◆ WHAT YOU SHOULD DO: What you return should match every record exactly, with the images removed.

(AVAILABLE RECORDS Opens)

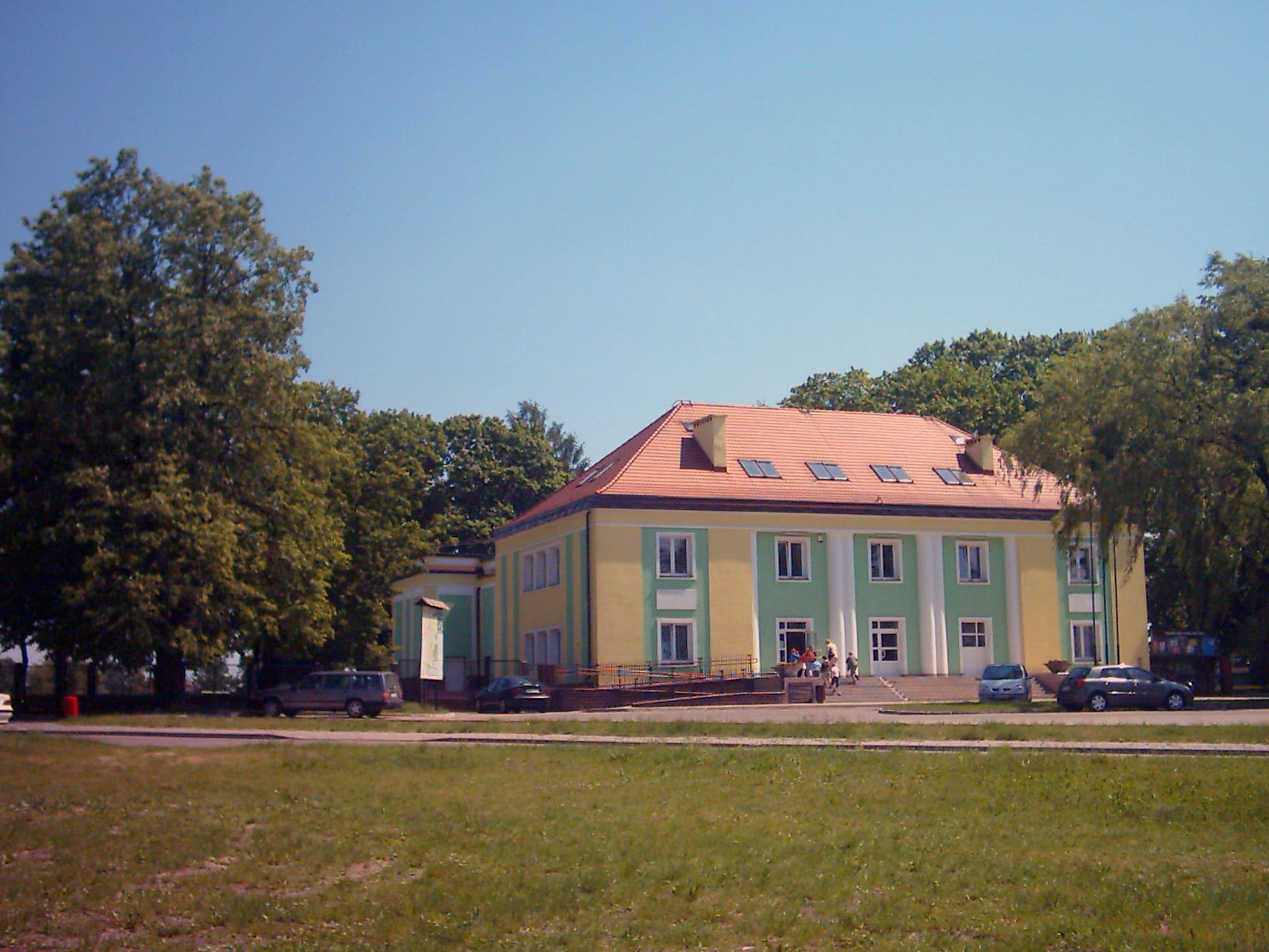 Dom Kultury w Hajnówce
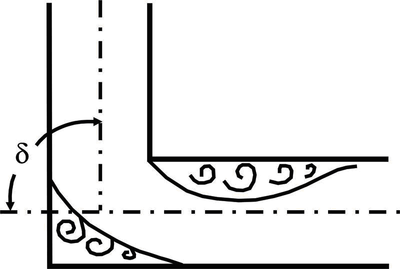 Коліно труби (схема)
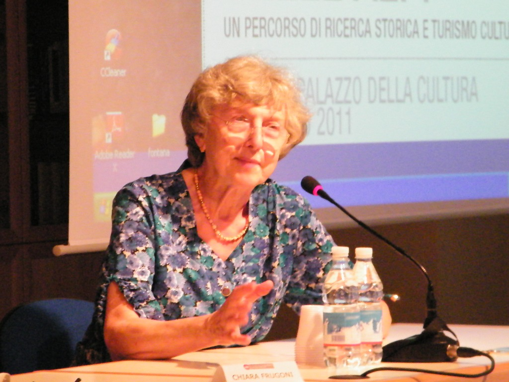 Chiara Frugoni. Palazzo della Cultura, Breno.
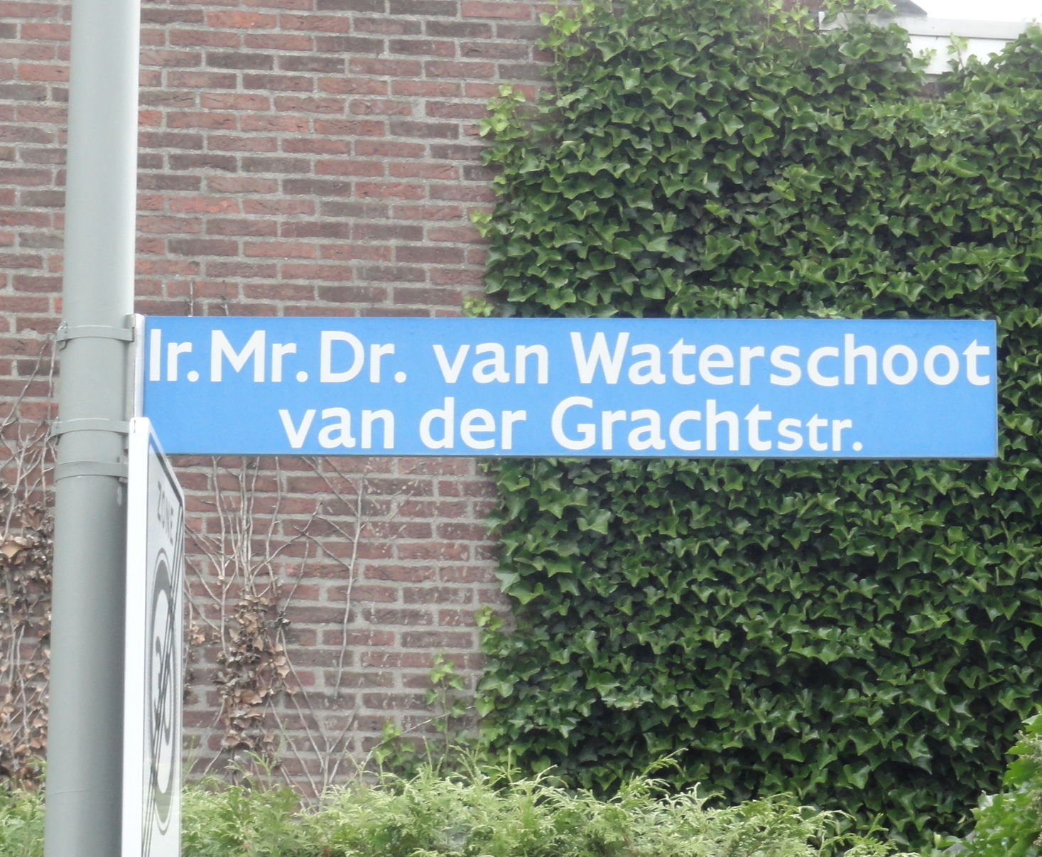 Straatnaambord van de Ir. Mr. Dr. van Waterschoot van der Grachtstraat in Heerlen, dd. 9 Juni 2020
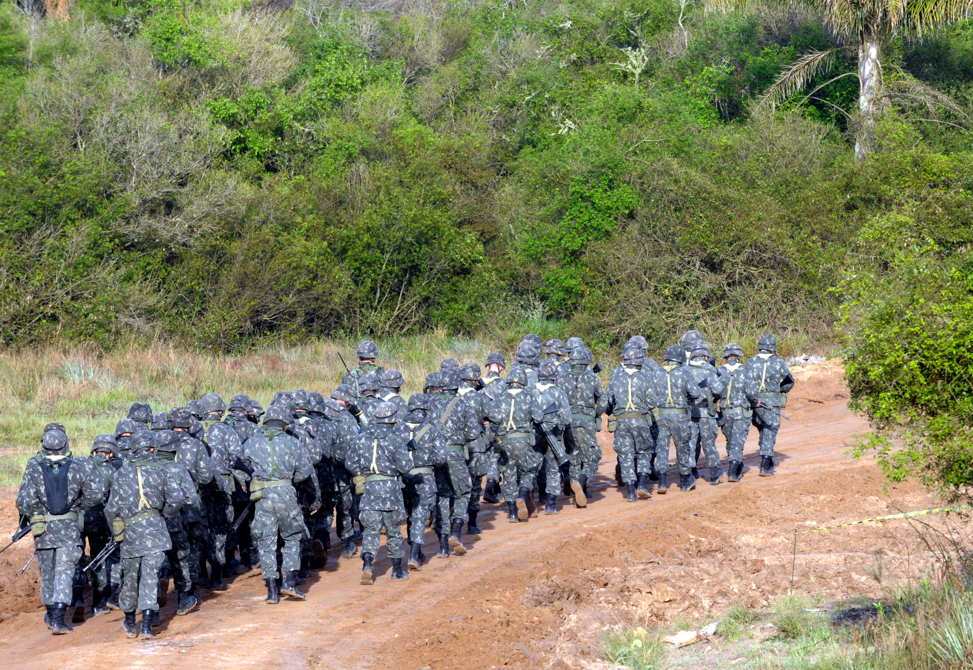 Fotos: Jorge Cardoso
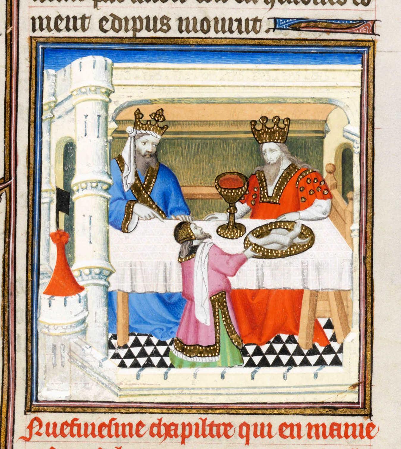 “Atreo fa mangiare a Tieste i suoi tre figli”, miniatura tratta dal codice ‘Des cas des nobles hommes et femmes’ (1410 circa), Genève, Bibliothèque de Genève, Ms. fr. 190/1: Jean Boccace, Des cas des nobles hommes et femmes
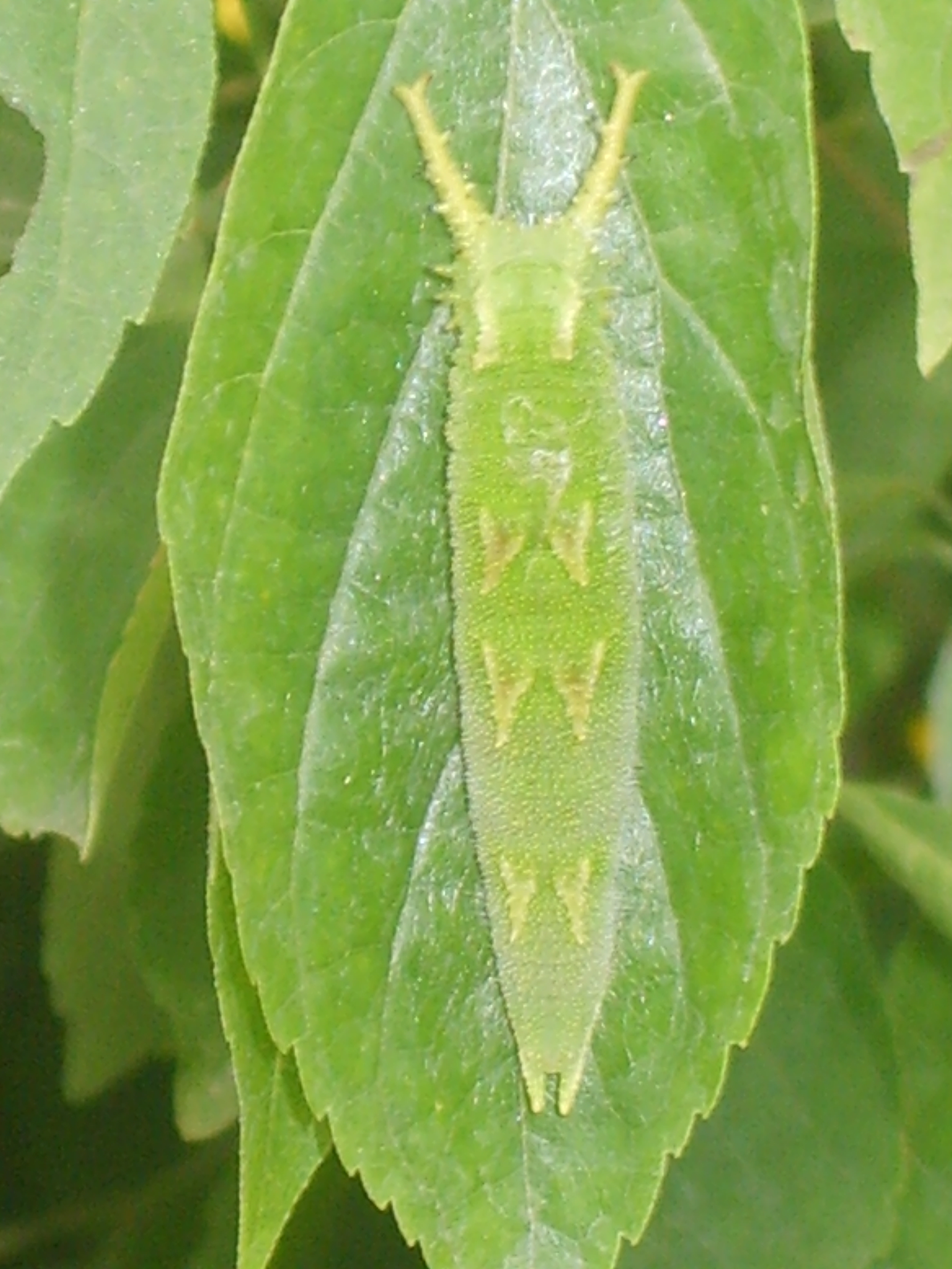 Sasakia charonda larva. Hampyung Korea 위에서 본 왕오색나비 애벌레. 함평 나비축제 국제나비관에서 찍음.
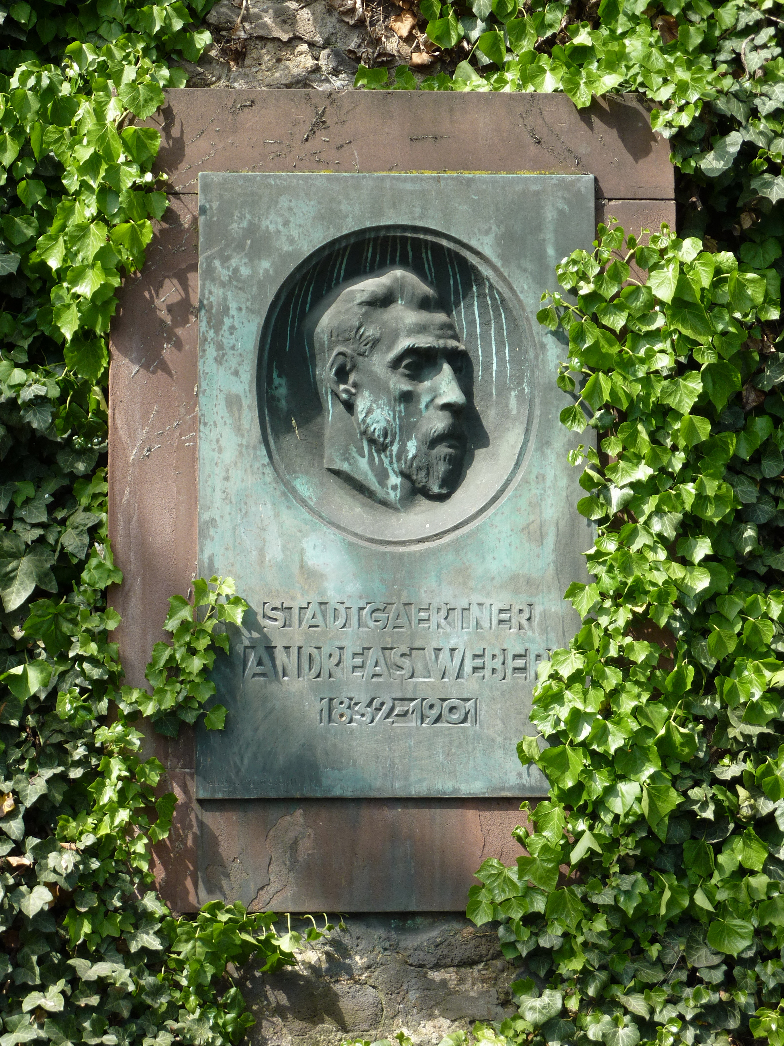 Denkmal für den Stadtgärtner Andreas Weber (1832–1901) in der Grünanlage Nizza in Frankfurt am Main. Weber war Nachfolger und Enkel des Stadtgärtners Sebastian Rinz und vollendete dessen Arbeit der Gestaltung des Nizza.
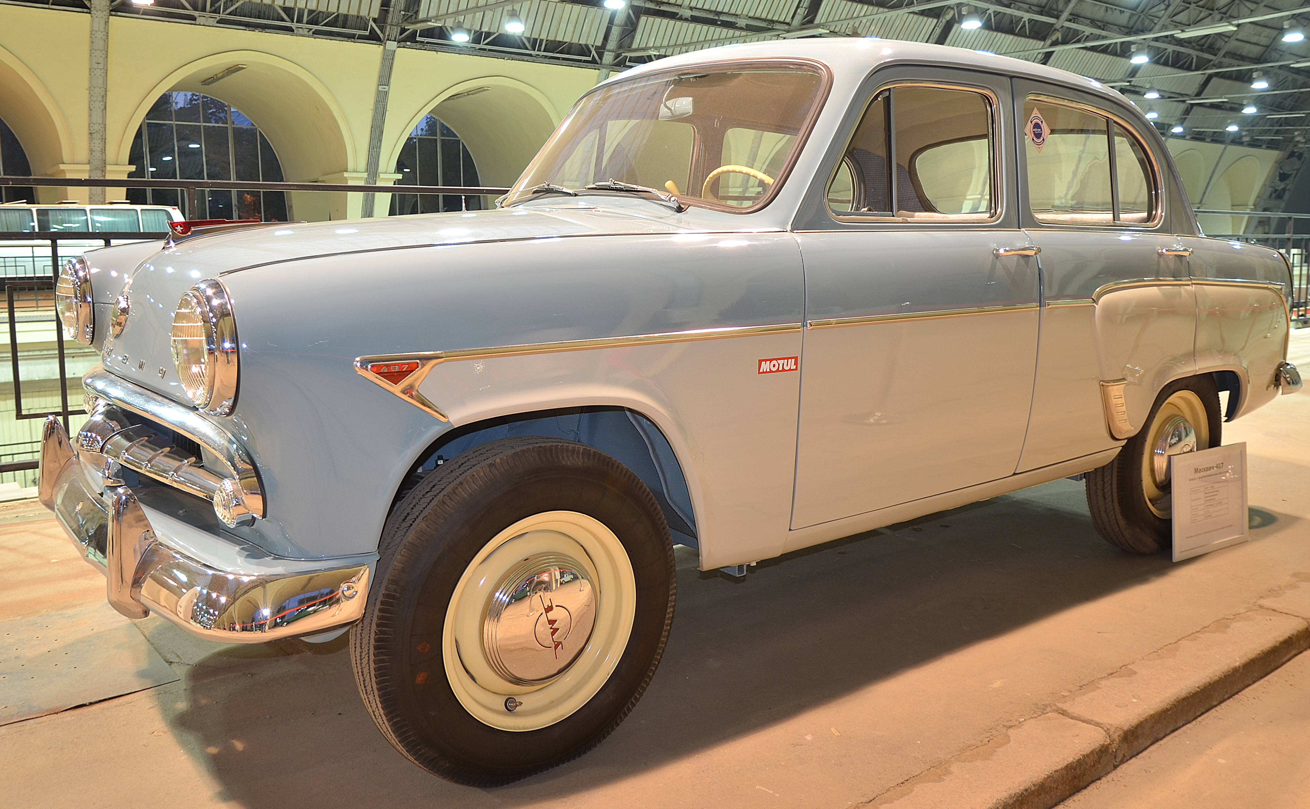 Можно увидеть здесь : You can see here
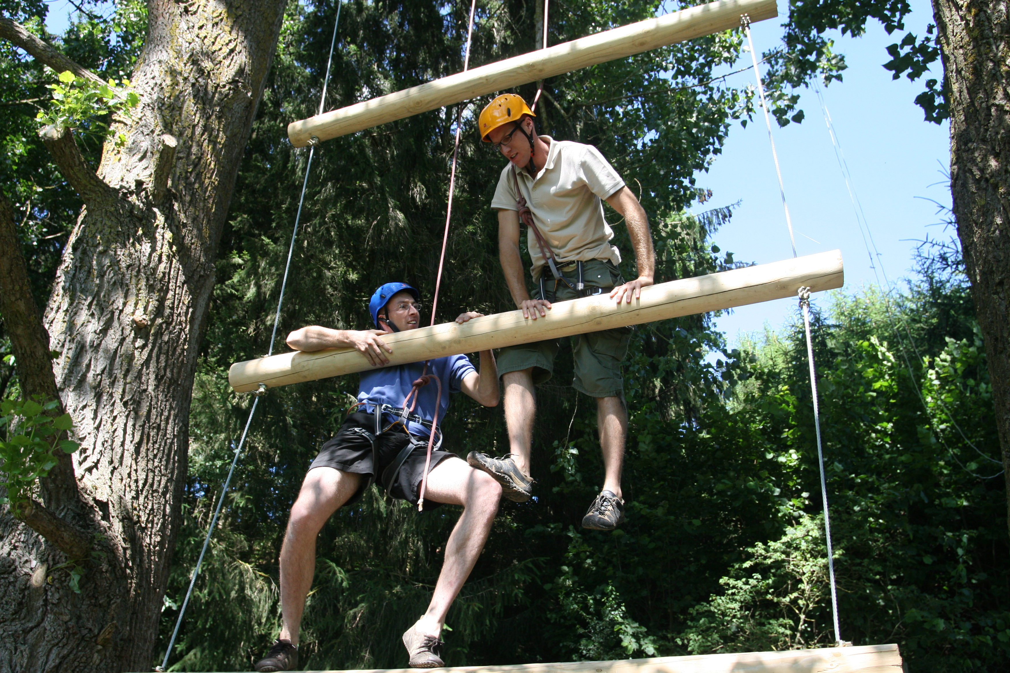 Waldseilgarten Wallenhausen, Karriereleiter, Jakobsleiter
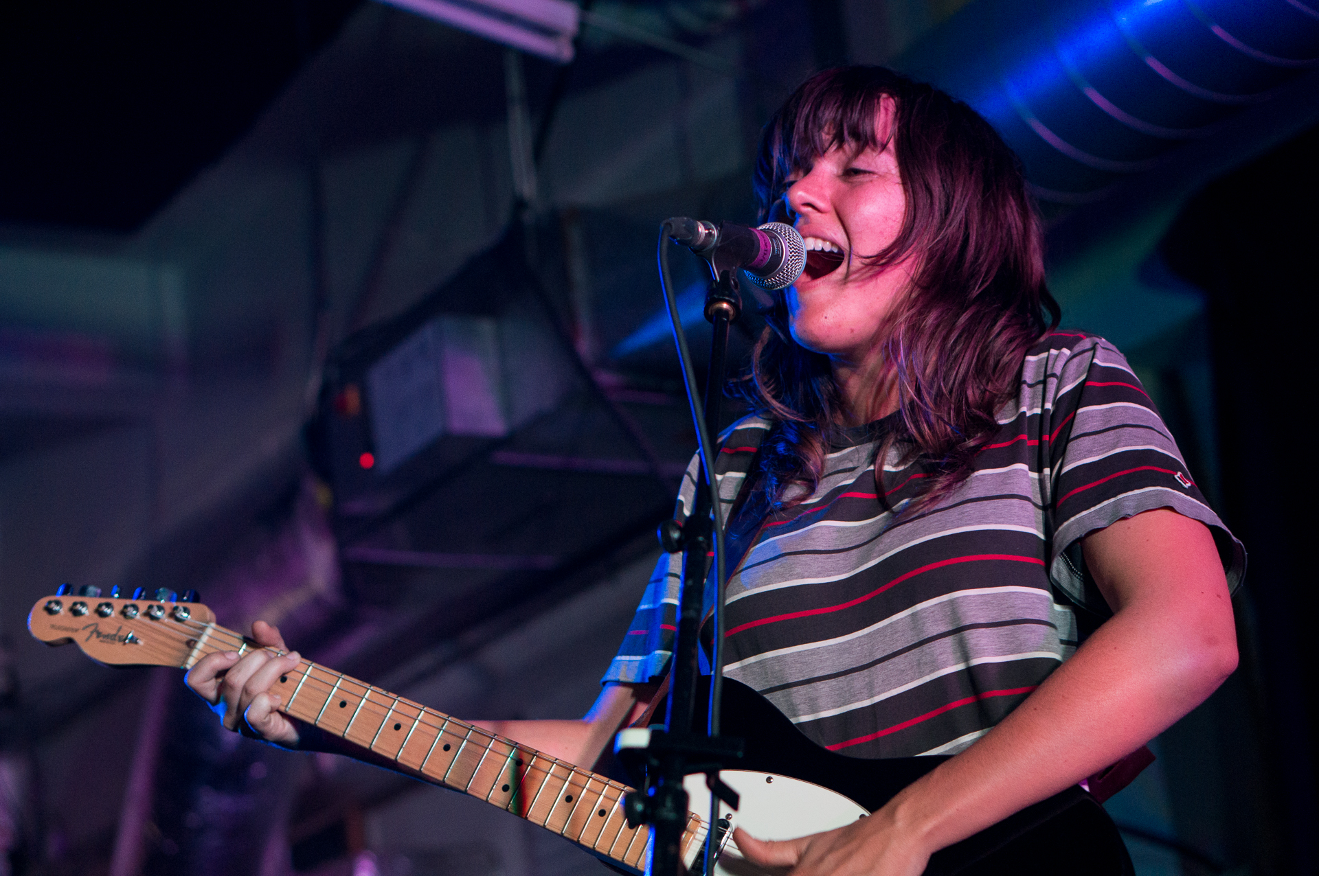 La cantante Courtney Barnett en 2015.
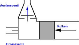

(AVAILABLE RECORDS Closes)

◆ SOLUTION TO THIS PROBLEM:
 Dom Kultury w Hajnówce
 Коліно труби (схема)
 Chiara Frugoni. Palazzo della Cultura, Breno.
 Straatnaambord van de Ir. Mr. Dr. van Waterschoot van der Grachtstraat in Heerlen, dd. 9 Juni 2020
 Fotos: Jorge Cardoso
 “Atreo fa mangiare a Tieste i suoi tre figli”, miniatura tratta dal codice ‘Des cas des nobles hommes et femmes’ (1410 circa), Genève, Bibliothèque de Genève, Ms. fr. 190/1: Jean Boccace, Des cas des nobles hommes et femmes
 Sasakia charonda larva. Hampyung Korea 위에서 본 왕오색나비 애벌레. 함평 나비축제 국제나비관에서 찍음.
 Denkmal für den Stadtgärtner Andreas Weber (1832–1901) in der Grünanlage Nizza in Frankfurt am Main. Weber war Nachfolger und Enkel des Stadtgärtners Sebastian Rinz und vollendete dessen Arbeit der Gestaltung des Nizza.
 Можно увидеть здесь : You can see here
 Waldseilgarten Wallenhausen, Karriereleiter, Jakobsleiter
 La cantante Courtney Barnett en 2015.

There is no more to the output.